With all of that said, I have noticed a trend that drives me a bit crazy. I know texting is popular, a lot of people seem to prefer it, that is fine. What I find annoying is when someone is texting me, not a quick “yes or no” type text, rather one that requires in depth explanation. With this I decide to call them, this requires a true conversation, and not only do they not answer but immediately after they text me again. My response is always call me when you are available to talk. They almost never do! Almost inevitably I wind up getting another text a while later saying something like, “I am free now, whats up?” Um, No.. I said CALL. So I call again, they said they were free, and again no answer but another text right after I hang up. What is that??

I bring this up because I have experienced this with more than 3 people now. One of which is an actual friend that I made a few years back at school. She is 10 years younger than me, as is everyone else that I seem to have this issue with. With her what I do now is if she wants to catch up with me via text I immediately make plans with her to meet face to face and catch up. I have known her for close to 3 years now and she has picked up the phone for me once in that time.
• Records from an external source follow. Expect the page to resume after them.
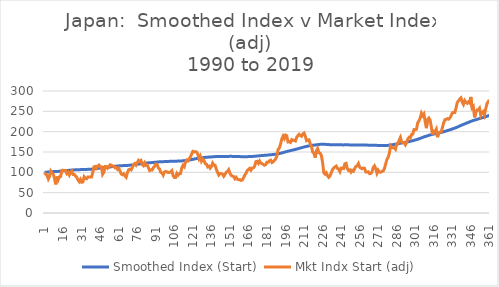
| Category | Smoothed Index (Start) | Mkt Indx Start (adj) |
|---|---|---|
| 1.0 | 100 | 100 |
| 2.0 | 100.277 | 95.009 |
| 3.0 | 100.525 | 92.327 |
| 4.0 | 100.685 | 83.714 |
| 5.0 | 100.903 | 89.615 |
| 6.0 | 101.255 | 103.093 |
| 7.0 | 101.56 | 98.68 |
| 8.0 | 101.832 | 95.544 |
| 9.0 | 101.995 | 84.944 |
| 10.0 | 102.012 | 70.298 |
| 11.0 | 102.223 | 89.835 |
| 12.0 | 102.353 | 81.782 |
| 13.0 | 102.555 | 89.133 |
| 14.0 | 102.763 | 89.835 |
| 15.0 | 103.12 | 104.889 |
| 16.0 | 103.478 | 105.226 |
| 17.0 | 103.827 | 104.633 |
| 18.0 | 104.174 | 104.616 |
| 19.0 | 104.441 | 96.813 |
| 20.0 | 104.735 | 99.715 |
| 21.0 | 104.963 | 93.34 |
| 22.0 | 105.255 | 99.833 |
| 23.0 | 105.579 | 103.32 |
| 24.0 | 105.818 | 94.942 |
| 25.0 | 106.054 | 94.875 |
| 26.0 | 106.251 | 91.042 |
| 27.0 | 106.414 | 87.826 |
| 28.0 | 106.51 | 81.331 |
| 29.0 | 106.564 | 77.117 |
| 30.0 | 106.673 | 82.573 |
| 31.0 | 106.71 | 75.537 |
| 32.0 | 106.755 | 76.388 |
| 33.0 | 106.925 | 88.859 |
| 34.0 | 107.055 | 85.042 |
| 35.0 | 107.177 | 84.191 |
| 36.0 | 107.339 | 88.414 |
| 37.0 | 107.5 | 88.358 |
| 38.0 | 107.664 | 88.752 |
| 39.0 | 107.826 | 88.69 |
| 40.0 | 108.099 | 99.947 |
| 41.0 | 108.507 | 113.575 |
| 42.0 | 108.921 | 114.445 |
| 43.0 | 109.29 | 110.269 |
| 44.0 | 109.712 | 115.782 |
| 45.0 | 110.152 | 117.842 |
| 46.0 | 110.542 | 113.161 |
| 47.0 | 110.931 | 113.358 |
| 48.0 | 111.139 | 95.448 |
| 49.0 | 111.397 | 100.665 |
| 50.0 | 111.791 | 114.421 |
| 51.0 | 112.184 | 114.514 |
| 52.0 | 112.529 | 110.034 |
| 53.0 | 112.901 | 112.953 |
| 54.0 | 113.326 | 118.534 |
| 55.0 | 113.74 | 117.738 |
| 56.0 | 114.125 | 115.081 |
| 57.0 | 114.509 | 115.271 |
| 58.0 | 114.849 | 111.069 |
| 59.0 | 115.193 | 111.741 |
| 60.0 | 115.491 | 107.321 |
| 61.0 | 115.817 | 110.341 |
| 62.0 | 116.075 | 103.762 |
| 63.0 | 116.252 | 95.937 |
| 64.0 | 116.41 | 94.071 |
| 65.0 | 116.591 | 96.455 |
| 66.0 | 116.72 | 91.375 |
| 67.0 | 116.813 | 87.913 |
| 68.0 | 117.017 | 99.031 |
| 69.0 | 117.293 | 106.351 |
| 70.0 | 117.58 | 107.757 |
| 71.0 | 117.849 | 105.99 |
| 72.0 | 118.172 | 111.661 |
| 73.0 | 118.567 | 119.055 |
| 74.0 | 118.986 | 121.721 |
| 75.0 | 119.361 | 117.702 |
| 76.0 | 119.798 | 123.979 |
| 77.0 | 120.287 | 129.594 |
| 78.0 | 120.747 | 126.969 |
| 79.0 | 121.226 | 129.244 |
| 80.0 | 121.604 | 119.412 |
| 81.0 | 121.949 | 116.389 |
| 82.0 | 122.36 | 123.193 |
| 83.0 | 122.71 | 117.348 |
| 84.0 | 123.067 | 118.399 |
| 85.0 | 123.354 | 111.558 |
| 86.0 | 123.567 | 104.333 |
| 87.0 | 123.797 | 106.145 |
| 88.0 | 124.02 | 105.688 |
| 89.0 | 124.298 | 111.317 |
| 90.0 | 124.613 | 115.125 |
| 91.0 | 124.979 | 120.524 |
| 92.0 | 125.336 | 119.858 |
| 93.0 | 125.602 | 110.963 |
| 94.0 | 125.841 | 108.507 |
| 95.0 | 125.995 | 100.126 |
| 96.0 | 126.133 | 98.664 |
| 97.0 | 126.215 | 93.095 |
| 98.0 | 126.376 | 101.1 |
| 99.0 | 126.545 | 101.988 |
| 100.0 | 126.706 | 101.287 |
| 101.0 | 126.847 | 99.417 |
| 102.0 | 126.991 | 99.795 |
| 103.0 | 127.146 | 101.031 |
| 104.0 | 127.331 | 104.109 |
| 105.0 | 127.39 | 91.648 |
| 106.0 | 127.406 | 87.361 |
| 107.0 | 127.422 | 87.383 |
| 108.0 | 127.537 | 97.251 |
| 109.0 | 127.608 | 92.96 |
| 110.0 | 127.717 | 96.844 |
| 111.0 | 127.826 | 96.927 |
| 112.0 | 128.073 | 110.733 |
| 113.0 | 128.382 | 117.143 |
| 114.0 | 128.656 | 113.825 |
| 115.0 | 129.035 | 124.547 |
| 116.0 | 129.468 | 130.142 |
| 117.0 | 129.878 | 128.216 |
| 118.0 | 130.333 | 132.955 |
| 119.0 | 130.835 | 137.949 |
| 120.0 | 131.401 | 144.687 |
| 121.0 | 132.033 | 151.611 |
| 122.0 | 132.644 | 150.075 |
| 123.0 | 133.259 | 150.805 |
| 124.0 | 133.861 | 149.906 |
| 125.0 | 134.407 | 144.674 |
| 126.0 | 134.837 | 133.491 |
| 127.0 | 135.324 | 139.555 |
| 128.0 | 135.687 | 127.368 |
| 129.0 | 136.099 | 132.604 |
| 130.0 | 136.477 | 129.417 |
| 131.0 | 136.773 | 121.511 |
| 132.0 | 137.054 | 120.181 |
| 133.0 | 137.266 | 113.436 |
| 134.0 | 137.494 | 115.198 |
| 135.0 | 137.671 | 110.27 |
| 136.0 | 137.887 | 114.291 |
| 137.0 | 138.184 | 122.568 |
| 138.0 | 138.431 | 117.755 |
| 139.0 | 138.67 | 117.124 |
| 140.0 | 138.81 | 107.385 |
| 141.0 | 138.875 | 99.907 |
| 142.0 | 138.873 | 93.335 |
| 143.0 | 138.909 | 97.125 |
| 144.0 | 138.941 | 96.735 |
| 145.0 | 138.961 | 95.536 |
| 146.0 | 138.93 | 90.383 |
| 147.0 | 138.943 | 94.84 |
| 148.0 | 139.008 | 100.129 |
| 149.0 | 139.098 | 102.599 |
| 150.0 | 139.228 | 106.589 |
| 151.0 | 139.269 | 97.848 |
| 152.0 | 139.256 | 92.517 |
| 153.0 | 139.226 | 90.738 |
| 154.0 | 139.184 | 89.532 |
| 155.0 | 139.089 | 84.261 |
| 156.0 | 139.031 | 87.782 |
| 157.0 | 138.929 | 83.408 |
| 158.0 | 138.811 | 81.731 |
| 159.0 | 138.696 | 82.04 |
| 160.0 | 138.563 | 79.996 |
| 161.0 | 138.444 | 81.404 |
| 162.0 | 138.373 | 86.157 |
| 163.0 | 138.376 | 93.445 |
| 164.0 | 138.42 | 97.583 |
| 165.0 | 138.533 | 104.489 |
| 166.0 | 138.669 | 106.925 |
| 167.0 | 138.834 | 109.784 |
| 168.0 | 138.953 | 105.439 |
| 169.0 | 139.122 | 110.414 |
| 170.0 | 139.296 | 111.062 |
| 171.0 | 139.508 | 115.041 |
| 172.0 | 139.831 | 126.204 |
| 173.0 | 140.16 | 127.074 |
| 174.0 | 140.439 | 122.217 |
| 175.0 | 140.77 | 127.728 |
| 176.0 | 141.047 | 122.43 |
| 177.0 | 141.313 | 121.549 |
| 178.0 | 141.553 | 119.212 |
| 179.0 | 141.776 | 117.578 |
| 180.0 | 142.014 | 119.219 |
| 181.0 | 142.307 | 124.967 |
| 182.0 | 142.596 | 124.72 |
| 183.0 | 142.919 | 128.293 |
| 184.0 | 143.255 | 129.779 |
| 185.0 | 143.531 | 124.137 |
| 186.0 | 143.824 | 125.868 |
| 187.0 | 144.152 | 129.657 |
| 188.0 | 144.51 | 132.826 |
| 189.0 | 144.939 | 140.239 |
| 190.0 | 145.528 | 156.469 |
| 191.0 | 146.148 | 159.989 |
| 192.0 | 146.864 | 170.027 |
| 193.0 | 147.7 | 182.498 |
| 194.0 | 148.596 | 189.014 |
| 195.0 | 149.428 | 183.237 |
| 196.0 | 150.337 | 191.572 |
| 197.0 | 151.225 | 190.013 |
| 198.0 | 151.954 | 174.686 |
| 199.0 | 152.685 | 175.38 |
| 200.0 | 153.393 | 173.594 |
| 201.0 | 154.164 | 180.386 |
| 202.0 | 154.91 | 178.403 |
| 203.0 | 155.657 | 179.006 |
| 204.0 | 156.382 | 177.283 |
| 205.0 | 157.187 | 185.882 |
| 206.0 | 158.032 | 190.24 |
| 207.0 | 158.902 | 193.49 |
| 208.0 | 159.734 | 190.176 |
| 209.0 | 160.545 | 188.609 |
| 210.0 | 161.409 | 194.518 |
| 211.0 | 162.288 | 196.548 |
| 212.0 | 163.083 | 188.768 |
| 213.0 | 163.763 | 177.83 |
| 214.0 | 164.457 | 179.609 |
| 215.0 | 165.149 | 179.95 |
| 216.0 | 165.738 | 170.087 |
| 217.0 | 166.261 | 163.931 |
| 218.0 | 166.637 | 149.577 |
| 219.0 | 166.988 | 147.254 |
| 220.0 | 167.227 | 136.285 |
| 221.0 | 167.629 | 152.829 |
| 222.0 | 168.085 | 158.477 |
| 223.0 | 168.44 | 148.704 |
| 224.0 | 168.776 | 146.949 |
| 225.0 | 169.055 | 141.565 |
| 226.0 | 169.155 | 123.841 |
| 227.0 | 169.006 | 98.929 |
| 228.0 | 168.823 | 95.571 |
| 229.0 | 168.675 | 98.821 |
| 230.0 | 168.455 | 91.633 |
| 231.0 | 168.198 | 87.711 |
| 232.0 | 167.976 | 91.02 |
| 233.0 | 167.835 | 98.958 |
| 234.0 | 167.769 | 106.409 |
| 235.0 | 167.745 | 110.546 |
| 236.0 | 167.748 | 113.258 |
| 237.0 | 167.772 | 115.385 |
| 238.0 | 167.739 | 109.647 |
| 239.0 | 167.69 | 108.084 |
| 240.0 | 167.579 | 101.731 |
| 241.0 | 167.554 | 110.332 |
| 242.0 | 167.524 | 109.801 |
| 243.0 | 167.488 | 109.24 |
| 244.0 | 167.57 | 120.946 |
| 245.0 | 167.663 | 122.167 |
| 246.0 | 167.626 | 109.153 |
| 247.0 | 167.544 | 104.624 |
| 248.0 | 167.474 | 105.898 |
| 249.0 | 167.353 | 100.579 |
| 250.0 | 167.274 | 104.818 |
| 251.0 | 167.175 | 102.714 |
| 252.0 | 167.143 | 109.326 |
| 253.0 | 167.162 | 114.469 |
| 254.0 | 167.198 | 116.114 |
| 255.0 | 167.288 | 121.615 |
| 256.0 | 167.287 | 112.5 |
| 257.0 | 167.265 | 110.431 |
| 258.0 | 167.227 | 108.909 |
| 259.0 | 167.208 | 110.601 |
| 260.0 | 167.18 | 109.782 |
| 261.0 | 167.062 | 100.764 |
| 262.0 | 166.944 | 100.715 |
| 263.0 | 166.833 | 101.329 |
| 264.0 | 166.678 | 96.823 |
| 265.0 | 166.528 | 97.181 |
| 266.0 | 166.416 | 100.977 |
| 267.0 | 166.416 | 112.048 |
| 268.0 | 166.455 | 115.944 |
| 269.0 | 166.427 | 109.299 |
| 270.0 | 166.286 | 97.943 |
| 271.0 | 166.218 | 105.153 |
| 272.0 | 166.106 | 100.724 |
| 273.0 | 165.991 | 100.319 |
| 274.0 | 165.897 | 102.324 |
| 275.0 | 165.812 | 103.194 |
| 276.0 | 165.784 | 108.827 |
| 277.0 | 165.868 | 120.049 |
| 278.0 | 166.065 | 131.428 |
| 279.0 | 166.312 | 136.525 |
| 280.0 | 166.655 | 146.282 |
| 281.0 | 167.181 | 164.783 |
| 282.0 | 167.662 | 160.645 |
| 283.0 | 168.138 | 160.515 |
| 284.0 | 168.609 | 160.24 |
| 285.0 | 169.04 | 156.675 |
| 286.0 | 169.606 | 170.405 |
| 287.0 | 170.168 | 170.43 |
| 288.0 | 170.819 | 179.626 |
| 289.0 | 171.529 | 185.982 |
| 290.0 | 172.117 | 174.301 |
| 291.0 | 172.688 | 173.067 |
| 292.0 | 173.261 | 173.522 |
| 293.0 | 173.771 | 167.689 |
| 294.0 | 174.335 | 173.33 |
| 295.0 | 174.984 | 182.293 |
| 296.0 | 175.667 | 186.167 |
| 297.0 | 176.33 | 184.543 |
| 298.0 | 177.072 | 192.911 |
| 299.0 | 177.819 | 193.956 |
| 300.0 | 178.673 | 205.086 |
| 301.0 | 179.518 | 204.875 |
| 302.0 | 180.369 | 205.943 |
| 303.0 | 181.373 | 221.784 |
| 304.0 | 182.416 | 226.469 |
| 305.0 | 183.525 | 233.69 |
| 306.0 | 184.744 | 245.479 |
| 307.0 | 185.893 | 239.261 |
| 308.0 | 187.076 | 243.467 |
| 309.0 | 188.071 | 225.48 |
| 310.0 | 188.891 | 208.613 |
| 311.0 | 189.922 | 230.326 |
| 312.0 | 190.979 | 233.538 |
| 313.0 | 191.982 | 228.894 |
| 314.0 | 192.808 | 211.819 |
| 315.0 | 193.429 | 192.008 |
| 316.0 | 194.14 | 201.278 |
| 317.0 | 194.836 | 200.279 |
| 318.0 | 195.585 | 206.145 |
| 319.0 | 196.132 | 186.372 |
| 320.0 | 196.79 | 197.906 |
| 321.0 | 197.455 | 198.99 |
| 322.0 | 198.123 | 199.671 |
| 323.0 | 198.891 | 210.278 |
| 324.0 | 199.77 | 221.811 |
| 325.0 | 200.72 | 229.49 |
| 326.0 | 201.668 | 229.958 |
| 327.0 | 202.632 | 232.105 |
| 328.0 | 203.575 | 230.719 |
| 329.0 | 204.54 | 233.627 |
| 330.0 | 205.555 | 239.195 |
| 331.0 | 206.633 | 246.247 |
| 332.0 | 207.715 | 247.262 |
| 333.0 | 208.787 | 247.118 |
| 334.0 | 209.96 | 257.829 |
| 335.0 | 211.265 | 271.848 |
| 336.0 | 212.601 | 275.841 |
| 337.0 | 213.971 | 280.136 |
| 338.0 | 215.361 | 283.07 |
| 339.0 | 216.636 | 272.56 |
| 340.0 | 217.847 | 266.965 |
| 341.0 | 219.145 | 276.424 |
| 342.0 | 220.387 | 271.78 |
| 343.0 | 221.6 | 269.703 |
| 344.0 | 222.84 | 273.195 |
| 345.0 | 224.044 | 270.457 |
| 346.0 | 225.39 | 285.447 |
| 347.0 | 226.458 | 258.56 |
| 348.0 | 227.553 | 261.916 |
| 349.0 | 228.372 | 235.164 |
| 350.0 | 229.302 | 246.736 |
| 351.0 | 230.289 | 253.138 |
| 352.0 | 231.273 | 253.359 |
| 353.0 | 232.291 | 257.545 |
| 354.0 | 233.134 | 240.738 |
| 355.0 | 234.038 | 247.393 |
| 356.0 | 234.959 | 249.644 |
| 357.0 | 235.789 | 241.223 |
| 358.0 | 236.76 | 255.788 |
| 359.0 | 237.851 | 268.557 |
| 360.0 | 238.987 | 273.78 |
| 361.0 | 240.156 | 277.747 |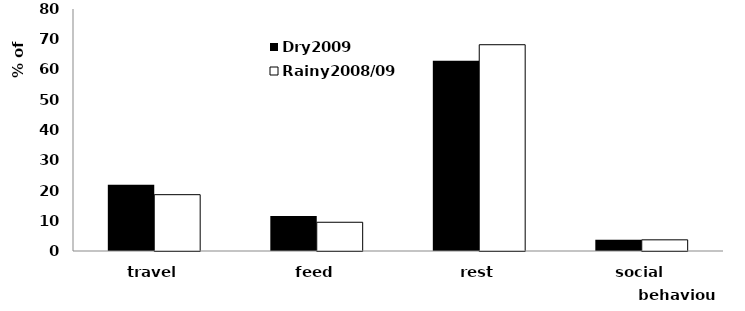
| Category | Dry2009 | Rainy2008/09 |
|---|---|---|
| travel | 21.87 | 18.62 |
| feed | 11.56 | 9.5 |
| rest | 62.86 | 68.19 |
| social | 3.71 | 3.69 |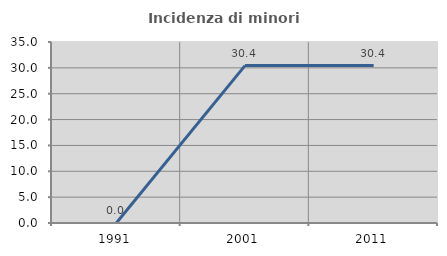
| Category | Incidenza di minori stranieri |
|---|---|
| 1991.0 | 0 |
| 2001.0 | 30.435 |
| 2011.0 | 30.435 |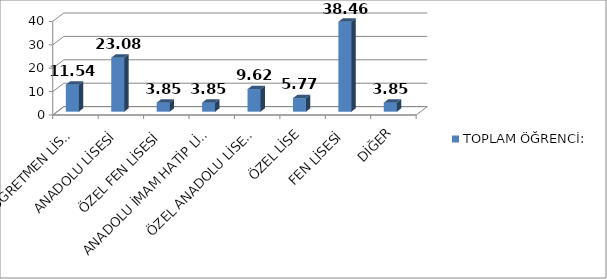
| Category | TOPLAM ÖĞRENCİ: | 100 |
|---|---|---|
| ANADOLU ÖĞRETMEN LİSESİ | 11.54 |  |
| ANADOLU LİSESİ | 23.08 |  |
| ÖZEL FEN LİSESİ | 3.85 |  |
| ANADOLU İMAM HATİP LİSESİ | 3.85 |  |
| ÖZEL ANADOLU LİSESİ | 9.62 |  |
| ÖZEL LİSE | 5.77 |  |
| FEN LİSESİ | 38.46 |  |
| DİĞER | 3.85 |  |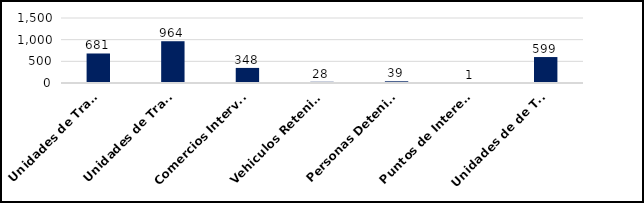
| Category | Series 0 |
|---|---|
| Unidades de Transporte de Combustibles Inspeccionados | 681 |
| Unidades de Transporte de Mercancias Inspeccionadas | 964 |
| Comercios Intervenidos | 348 |
| Vehiculos Retenidos  | 28 |
| Personas Detenidas | 39 |
| Puntos de Interes intervenidos | 1 |
| Unidades de de Transporte Desechos Oleosos Inspeccionadas  | 599 |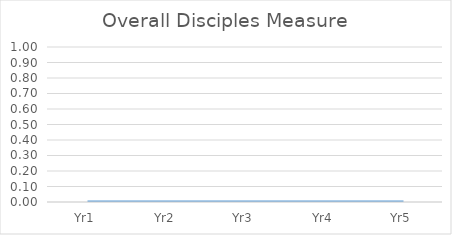
| Category | Series 0 |
|---|---|
| Yr1 | 0 |
| Yr2 | 0 |
| Yr3 | 0 |
| Yr4 | 0 |
| Yr5 | 0 |

If I didn’t like her so much this nonsense would be a deal breaker (as inflection is lost in text let me clarify, that last sentence was expressed with mild jest).

My most recent experience was especially frustrating. I was assigned a partner for a short skit to be preformed in class about “appropriate self-disclosure with a client”. My classmate and I are to develop a 1-2 minute skit that is an example of this, easy enough. I had about three ideas before I even left class. To me this requires a five minute brainstorm by phone and we are ready. The classmate and I swap numbers and agree to contact each other over the weekend. She contacts me Friday and explains she would like to get together in person to discuss our skit. I agree to this and we start going over our schedules together, all via text. At one point the convo is getting pretty involved and I decide it would be easier to just hammer things out in a quick call. No answer, shocker. Then I do not hear from her for two days. I try to call again last yesterday, no answer. Also after sending a text I receive no response. I chalk it up to it being Super Bowl Sunday and decide to wait to hear from her. This morning I check in with her through two texts and she finally gets back to me saying she has sketchy cell service and does not always receive texts. All the more reason to speak by phone. She finally agreed to answer my call and it took 30 seconds to make a plan to meet. I mean really, what a waste of energy.

I do not understand this way of communicating and find it truly lacking. Not to mention this nonsense does not fly in the “real” world. I did, on occasion, text with my executives when I worked at the hospital because they were often in meetings but you better believe that if a client or your boss calls you have to answer that phone.

Ultimately I just feel like you lose so much of the connection when communicating like this. I will always prefer to discuss serious matters in person, everyday matters are fine by phone. Let me give an example of what I mean by losing the connection… One of my best girlfriends and I talk by phone about every other week. She has a child and a crazy schedule as do I with school and the things that keep me busy. We do not get to see each other as often as I would like but these calls we have tide me over until I can spend time with her in person. I have never felt as good from a text message as I do after getting to hear her voice on a half hour phone call. We talk, we laugh and I feel like she is in the room with me. Not to mention it meas something to me that she devoted a whole half hour of her busy day just to speak with me. That is the connection. A text can never replace her laugh, it will never feel as good as hearing her voice. That is what is lost.